Start of Block

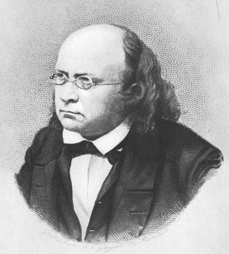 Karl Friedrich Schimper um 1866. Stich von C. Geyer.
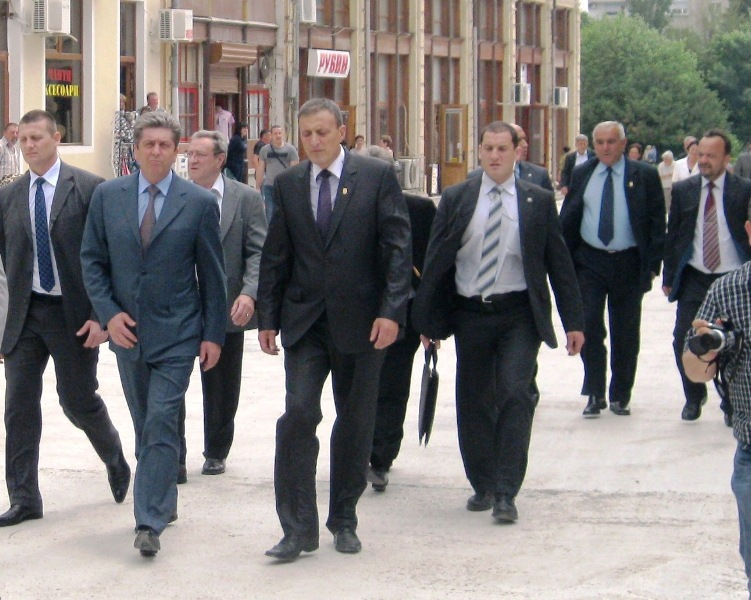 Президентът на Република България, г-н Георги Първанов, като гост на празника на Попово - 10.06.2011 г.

End of Block
Start of Block

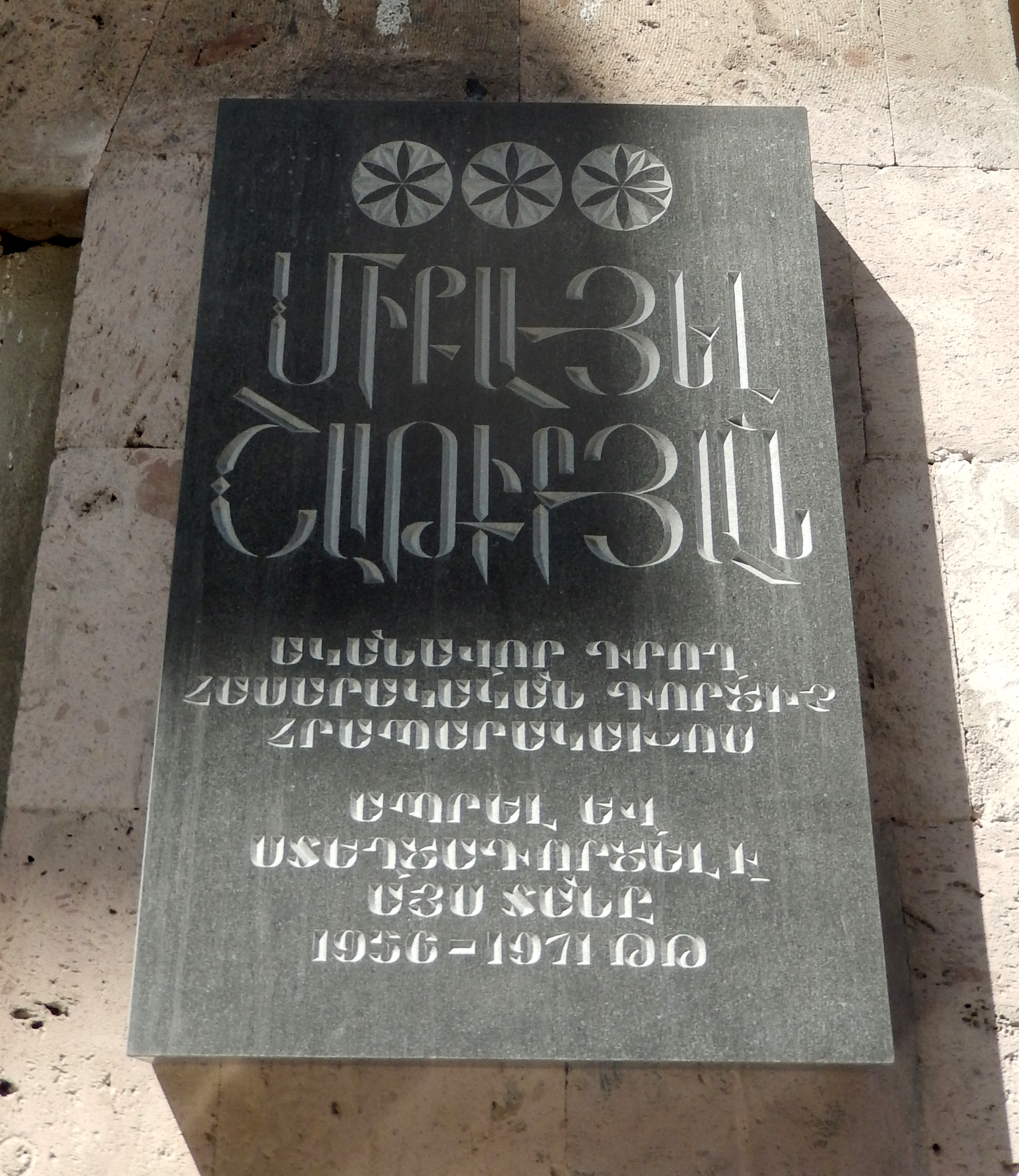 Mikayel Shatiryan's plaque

End of Block

■ **Instructions for the task**: Take the material above from the line containing "Karl Friedrich Schimper" up to and including the line containing "Президентът на Република" and retype it exactly, without any pictures.

■ **Task result**:
 Karl Friedrich Schimper um 1866. Stich von C. Geyer.
 Президентът на Република България, г-н Георги Първанов, като гост на празника на Попово - 10.06.2011 г.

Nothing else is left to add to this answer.